LLF's complaint led to a detailed Associated Press report saying: "Eager to help Democrats, unions have spent millions on TV ads and voter guides portraying the party favorably, and worked neighborhoods to get voters to the polls. But they routinely report zero political expenses to the IRS, a review of union documents shows." Failure to report taxable political expenses could result in back taxes and fines.

"It could trigger an audit. It certainly could," said Jack Reilly, a longtime IRS official who has written manuals for tax-exempt groups. Tom Miller, manager of IRS's section that writes the rules for tax-exempt groups, added: "If you look at some of the things that have been out there publicly, some of the activities fall on that side of the line." One key, the officials said, was whether the documents show the intent of unions was to help candidates or specific political parties.
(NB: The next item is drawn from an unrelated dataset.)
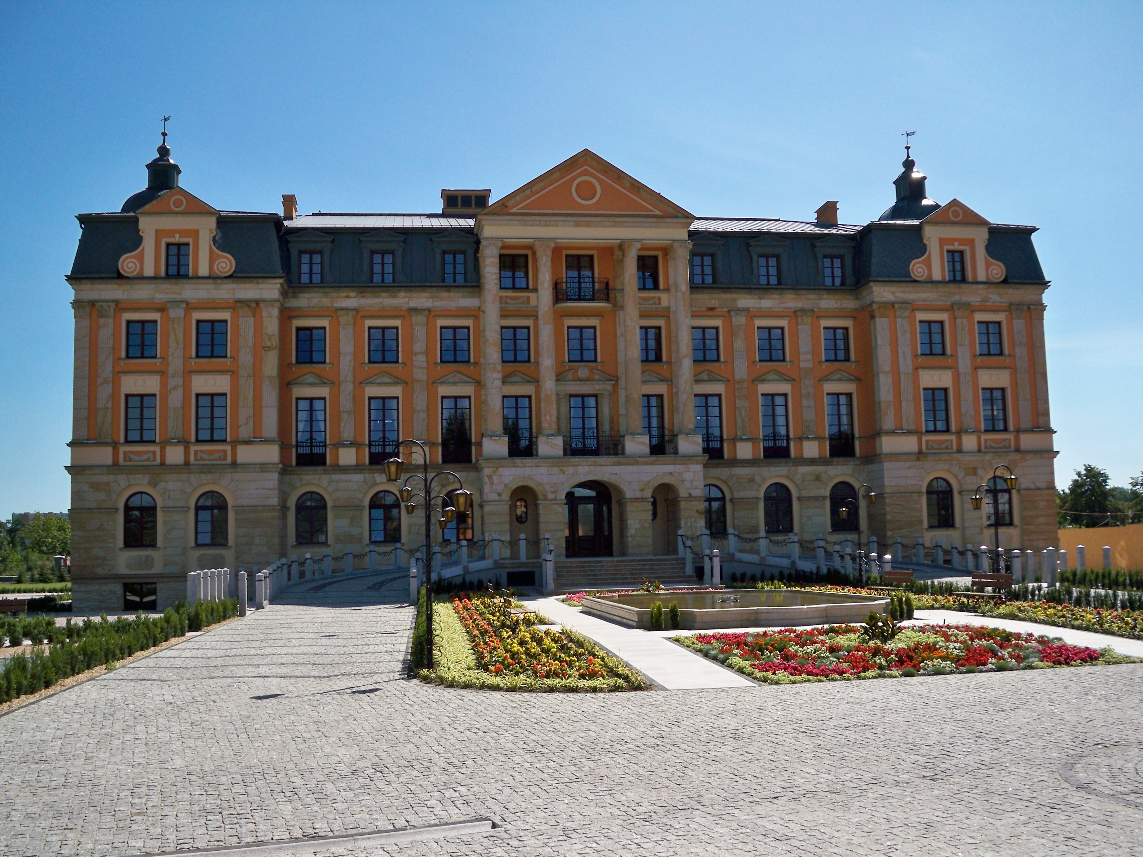 Pałac Bursztynowy (2009 r.)

Miller said documents indicating that unions intended to help Democrats win suggests those expenses should have been disclosed to IRS.

Union bosses, including those at AFL-CIO, which spent $35 million on activities during the 1996 election campaign but reported no political expenses to the IRS, said they believe they have properly filled out their tax forms.  John Hiatt, AFL-CIO gen. counsel, said, "If we're audited, we'll face the music and show them what we've done."
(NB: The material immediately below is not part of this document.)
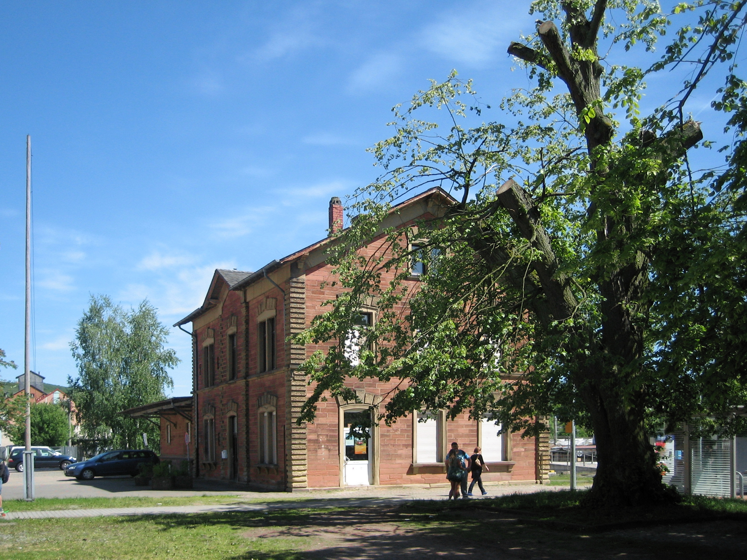 Empfangegebäude des Bahnhof Wolfstein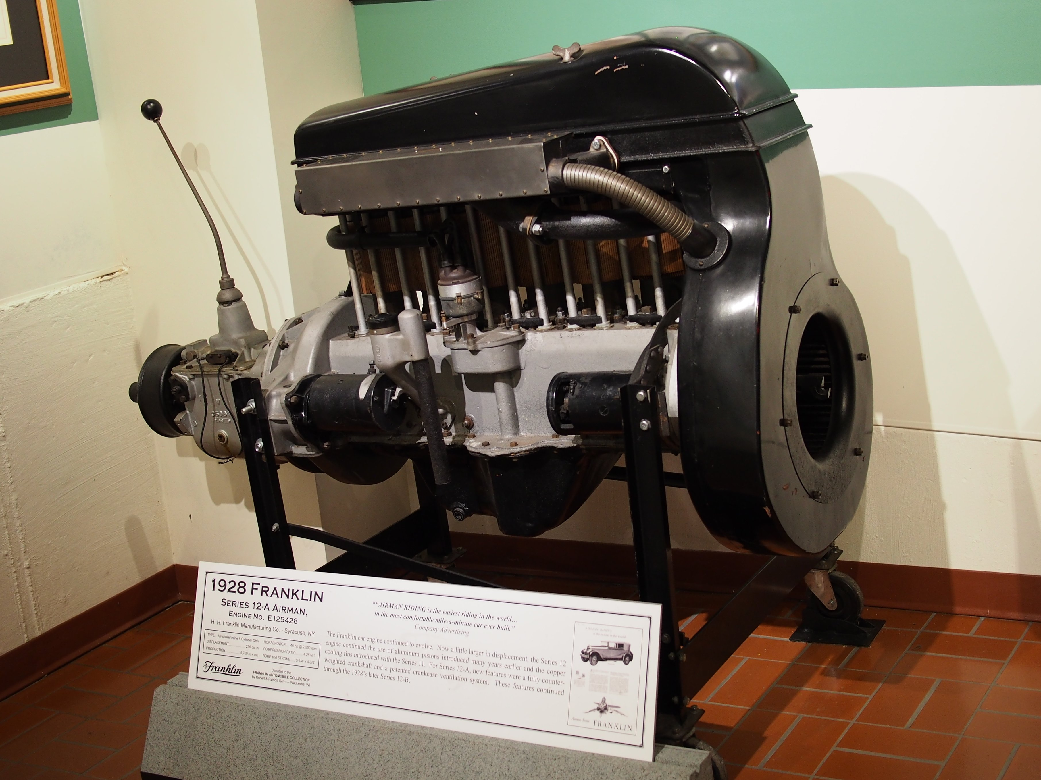 1928 Franklin Series 12-A Airman Engine

Unions' political foes did report political spending. For example, the U.S. Chamber of Commerce reported nearly $14 million in political and lobbying expenses in 1996 and the Nat'l Ass'n of Mfrs. reported $5.2 million. AP gathered the tax forms of several major unions dating to 1996. None reported political expenses.

AP also reviewed thousands of pages of internal union documents gathered by FEC during a four-year investigation of union activities.  The documents, which otherwise would not be public, detail how tens of millions of dollars in workers' dues were spent on activities designed to defeat Republicans or elect labor-friendly Democrats in 1996.

For instance, a document laying out Democratic activities in North Carolina to be approved and partly funded by unions stated a clear mission: "We seek to: re-elect President Bill Clinton, re-elect Gov. Jim Hunt, elect Harvey Gantt to the Senate ... win back at least two seats if not the majority in our state's congressional delegation." Clinton, Hunt, and Gantt are all Democrats. AFL-CIO trained about 50 Democratic congressional candidates, arming them with materials to help them better communicate with "union and women voters."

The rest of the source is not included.